Voting Rights Advocates Just Won a Big Victory in Court

The ruling is a setback for conservative groups trying to purge voter rolls across the country.

Voters wait outside the Supervisor of Elections office in Palm Beach County, Florida, to vote early in the 2010 midterm elections.The Palm Beach Post/ZUMA

A conservative legal group’s crusade to purge voter lists across the country hit a setback Friday when a federal judge in Florida ruled that Broward County was already adequately maintaining its voter file. In doing so, the judge rebuffed the group’s efforts to force the heavily Democratic county to implement procedures that voting rights advocates say could have resulted in eligible voters being removed from the rolls.

The case is one of many filed by the American Civil Rights Union, which claims that numerous counties throughout the country are shirking their duty under federal law to remove ineligible voters. One of the leaders of the effort is J. Christian Adams, a former member of President Donald Trump’s election integrity commission. Adams, a conservative legal activist, claims that voter fraud exists in the United States on a large scale, particularly among non-citizens, though his research on the matter has proved dubious at best. (The overwhelming weight of the evidence suggests that voter fraud is extremely rare.) Adams is an ally of Kansas Secretary of State Kris Kobach, and both have advocated for laws that force voters to show proof of citizenship in order to register.  

In her decision Friday, Judge Beth Bloom rejected key arguments put forward by ACRU. Among them was ACRU’s contention that Broward County had more registered voters than eligible citizens, which the group put forward as proof that the superintendent of elections is not fulfilling her list-maintenance responsibilities. Some experts have raised doubts about this assertion, and Bloom agreed with those critics, calling the calculations of ACRU’s expert witness “misleading” and the evidence put forward by ACRU on the topic “inaccurate.”

ACRU had also argued that the standard for what qualifies as a “reasonable effort” to maintain accurate rolls—the legal requirement—should depend on the population of a county: A large county with an ever-changing population and a high registration rate compared to the eligible population (the same statistic Bloom found unreliable) should have to undertake more list maintenance efforts than one whose population is more static. Such a standard of reasonableness could result in more purging in urban areas, which often have more voters of color and are more likely to back Democrats. Bloom found that this interpretation of reasonableness would be unworkable. “ACRU’s proposed definition of ‘reasonable efforts’ is too subjective and would lead to an arbitrary, non-uniform, unworkable, and unpredictable application,” she concluded.

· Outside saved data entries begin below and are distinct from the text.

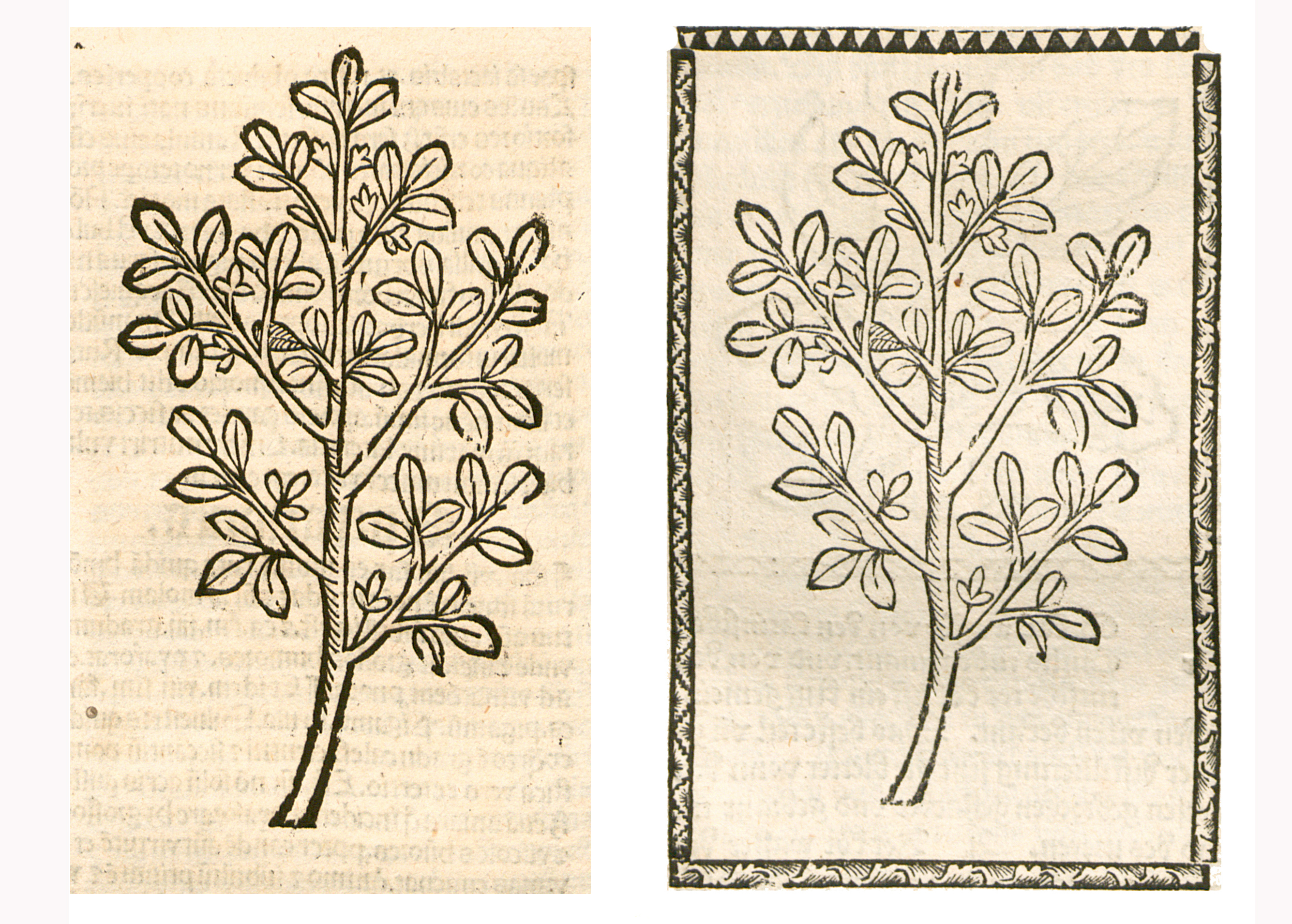 Abbildung von: Rute (Ruta graveolens)
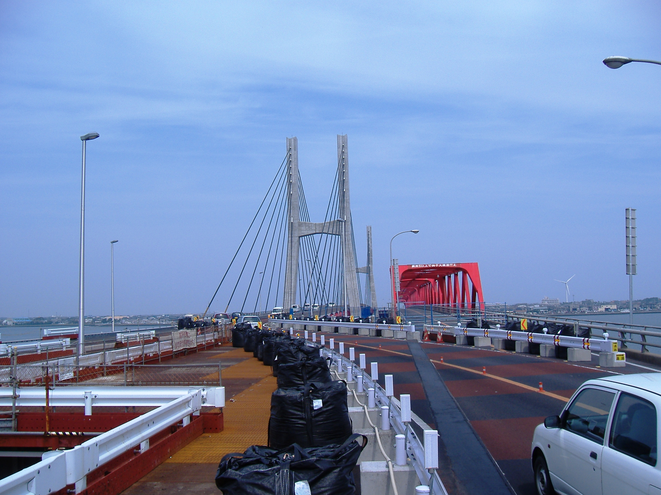 銚子大橋暫定開通部分
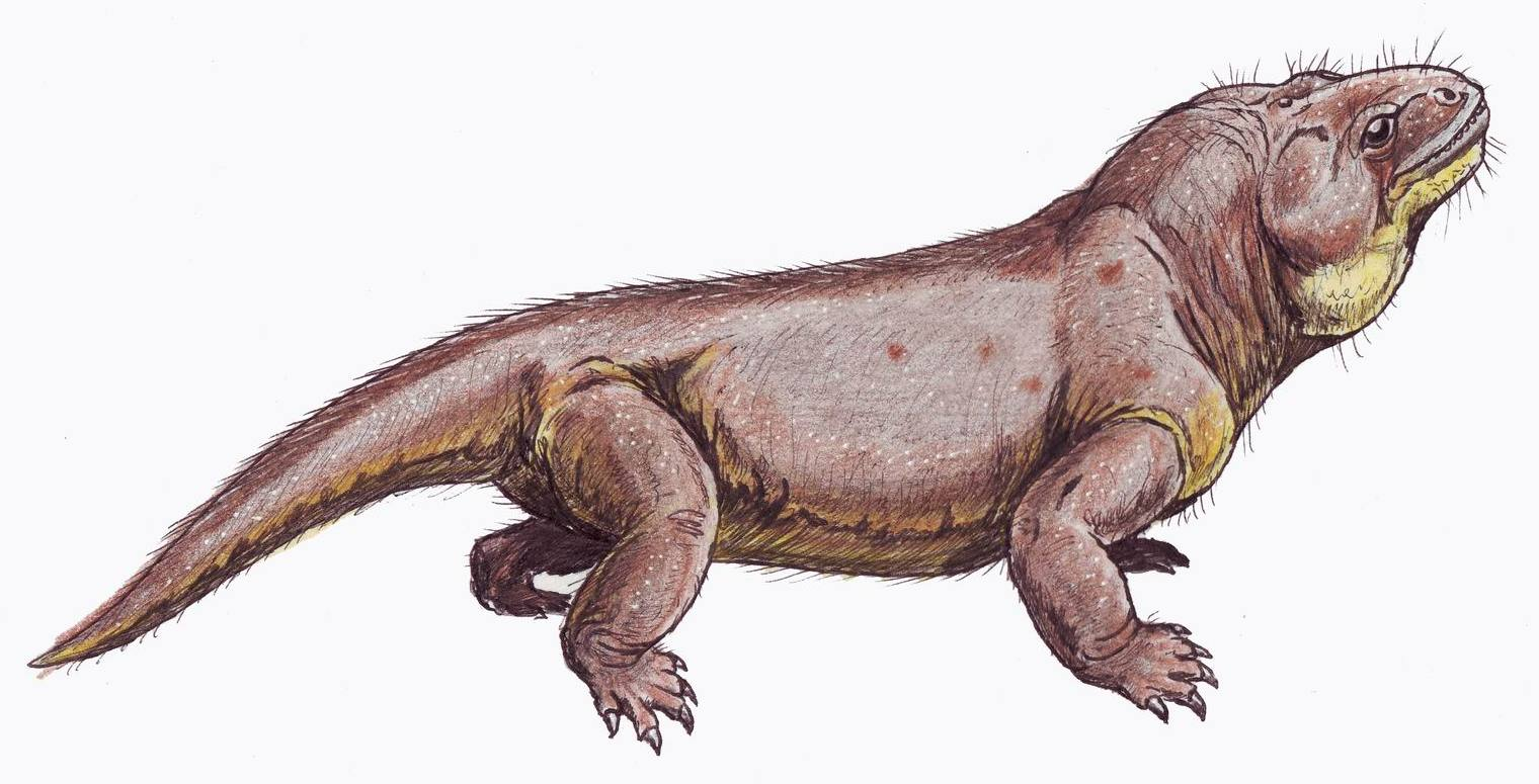 Venjukovia prima
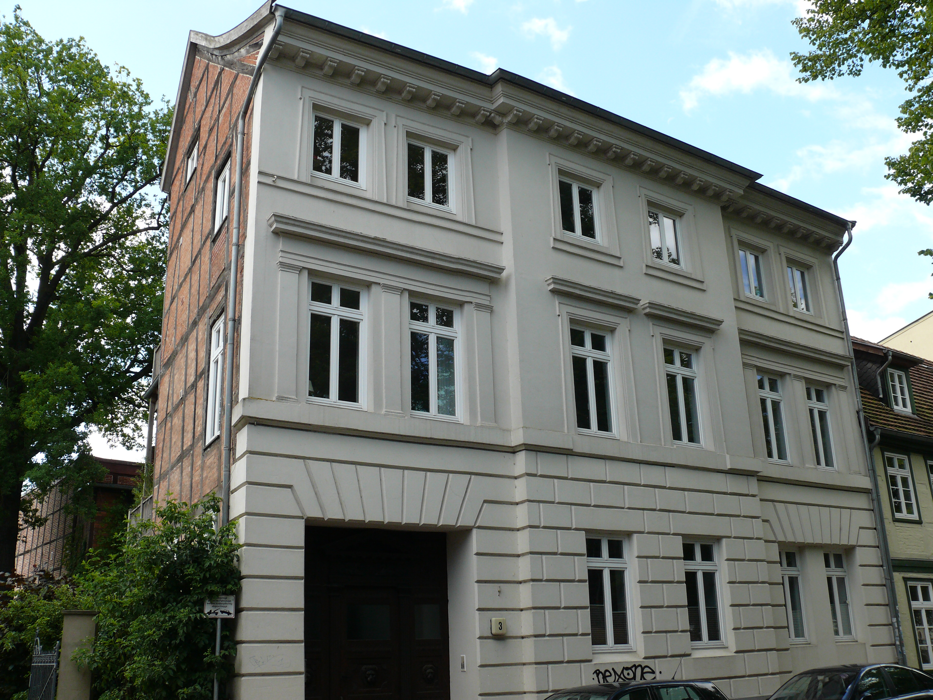 Das Gebäude "Lindenstraße 3" in Schwerin.
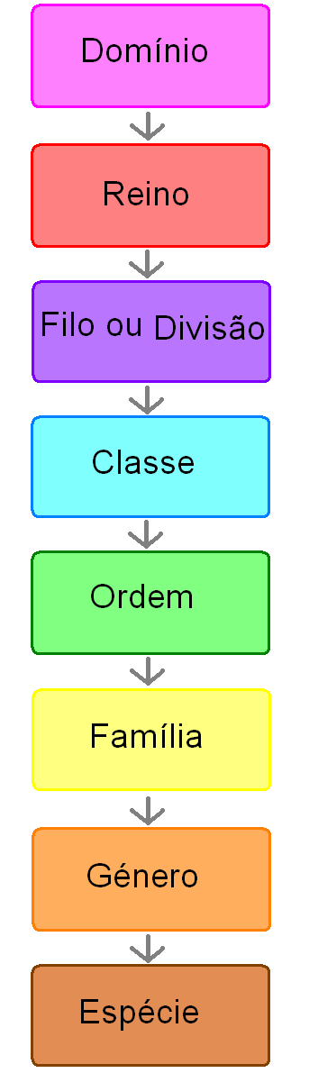 Scientific classification (Portuguese version.
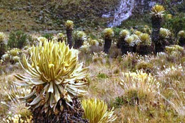 flora
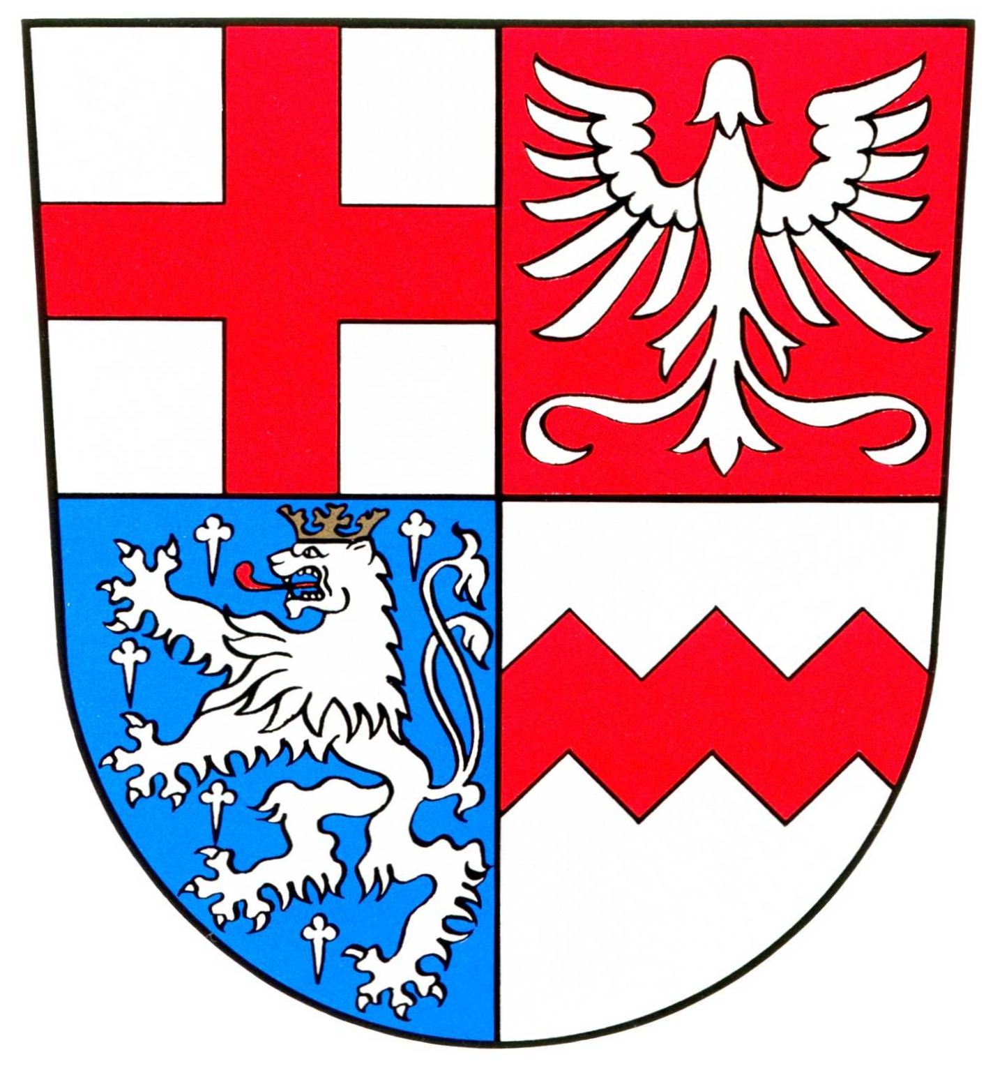 Wappen der Gemeinde Illingen/Saar

As Mother Jones reported last year, Adams and ACRU have filed similar suits across the country in recent years—first in small, rural counties, including some with large minority populations. Rather than fight in court, many of these counties agreed to consent decrees that imposed additional list maintenance requirements. In 2016, the group filed suits against large, Democratic-leaning jurisdictions in swing states, including Broward County. This was the first case against a large county to reach trial. 

Bloom’s Friday ruling, which directly rebuts ACRU’s population-versus-registration arguments, will likely impede future efforts by Adams and groups doing similar work around the country. Justin Levitt, an election law expert and former Justice Department official, noted that the judge’s rejection of ACRU’s “bad math” could have important implications for legal battles in other counties.